In der Debatte über besagten Artikel ging es auch um die Finanzierbarkeit. Diesbezügliche Zweifler scheinen das Wesen und die Rolle des Geldes in der Wirtschaft nicht zu durchschauen. In seiner heutigen Konstitution als Information über verausgabte gesellschaftliche Arbeit bei der Erzeugung von Produkten und Leistungen beziehungsweise über eine Berechtigung zu deren Verbrauch vermittelt das Geld den gesellschaftlichen Reproduktionsprozess in seiner Einheit von Produktion und Konsumtion. Aber dazu bedarf es heute mehr denn je einer entsprechenden gesellschaftlichen Steuerung. Und diese leidet – vielleicht wegen eines eingeengten Verständnisses vom Geld als einer eigenständigen Sache – unter der weitgehenden ministeriellen Trennung von Wirtschaftspolitik einerseits sowie Finanzpolitik und speziell Geldpolitik andererseits. Die Notenbank hingegen soll als unabhängige Institution ausschließlich Geldpolitik betreiben, um die Geldstabilität (in Grenzen) zu gewährleisten.

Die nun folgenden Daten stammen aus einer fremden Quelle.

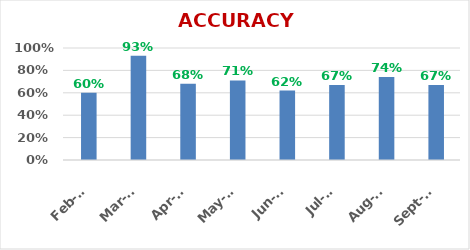
| Category | ACCURACY |
|---|---|
| 2019-09-01 | 0.67 |
| 2019-08-01 | 0.74 |
| 2019-07-01 | 0.67 |
| 2019-06-01 | 0.62 |
| 2019-05-01 | 0.71 |
| 2019-04-01 | 0.68 |
| 2019-03-01 | 0.93 |
| 2019-02-01 | 0.6 |
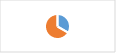
| Category | Section 1.B : Identification et prise en compte des attentes des parties-prenantes |
|---|---|
| Section 1.B : Identification et prise en compte des attentes des parties-prenantes | 0.333 |

Die Folgen solch engstirnigen Denkens haben uns die letzten großen Krisen vor Augen geführt. Die Finanzkrise konnte ausbrechen, weil die Finanzminister glaubten, alles sei in Ordnung, wenn das Geld üppig in die Staatskassen fließt – ohne sich zu fragen, woher es kommt, und ohne zu verstehen, was da auf den Finanzmärkten eigentlich vor sich ging (Wolfgang Schäubles persönliches Eingeständnis!). Die Wirtschaftsminister waren zufrieden, wenn die Auftragsbücher der Unternehmen voll waren und die Exporte rollten. Und der EZB als Notenbank genügte es, wenn die Inflationsrate bei zwei Prozent lag – ohne darüber nachzudenken, was die Privatbanken mit dem zur Verfügung gestellten Geld machten ; wenn nur alles im Fluss war.

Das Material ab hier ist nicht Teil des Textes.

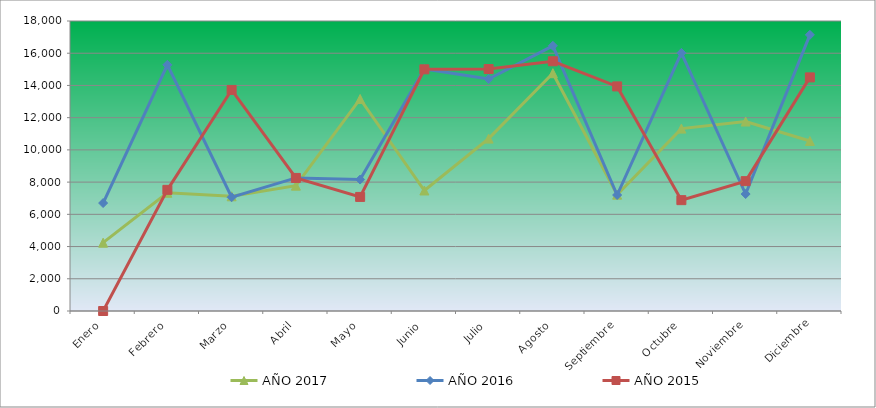
| Category | AÑO 2017 | AÑO 2016 | AÑO 2015 |
|---|---|---|---|
| Enero | 4240 | 6700 | 0 |
| Febrero | 7340 | 15280 | 7520 |
| Marzo | 7120 | 7060 | 13720 |
| Abril | 7780 | 8260 | 8260 |
| Mayo | 13160 | 8160 | 7080 |
| Junio | 7480 | 15020 | 15000 |
| Julio | 10700 | 14400 | 15020 |
| Agosto | 14760 | 16460 | 15500 |
| Septiembre | 7220 | 7200 | 13940 |
| Octubre | 11320 | 16020 | 6880 |
| Noviembre | 11760 | 7260 | 8060 |
| Diciembre | 10550 | 17140 | 14500 |

Und auch im Fall der griechischen Haushaltskrise war beziehungsweise ist es nicht anders. Ausgegeben kann nur werden, was eingenommen wurde, lautet die Devise – mit der erpresserischen Forderung, zu sparen und nochmals zu sparen, ohne Rücksicht auf Verluste, die der griechischen Volkswirtschaft, dem Gesundheitswesen und so weiter zugefügt wurden. Von der Verelendung großer Teile des Volkes ganz zu schweigen!
Erst unter dem allergrößten Druck der Staatsschuldenkrise sah sich EZB-Präsident Mario Draghi zu der Erklärung gezwungen, die Notenbank werde – entgegen ihrem Statut – wenn nötig Staatsanleihen in beliebiger Höhe aufkaufen, um den Euro zu retten. Doch könnte sie bei entsprechender Änderung ihres Statuts und ihres Selbstverständnisses als europäische Wirtschaftslenkerin – unter Berücksichtigung des realen Wirtschaftspotenzials – auch Geld zielgerichtet und zweckgebunden für bestimmte Projekte zur Verfügung stellen, zum Beispiel für bedeutende strukturelle Anpassungen, etwa im Energiesektor, für die Sanierung von Volkswirtschaften, aber eben auch zur Armutsbekämpfung. Das würde zwar ein radikales Umdenken und Reformieren erfordern und klingt wie Zukunftsmusik. Doch das Fünkchen Hoffnung mag weiter glimmen. Denn der Druck der ökonomischen und politischen Notwendigkeit wird diesen Wandel eher früher als später erzwingen; zumal er Europas Wirtschaft enorm stimulieren und Vollbeschäftigung sichern könnte.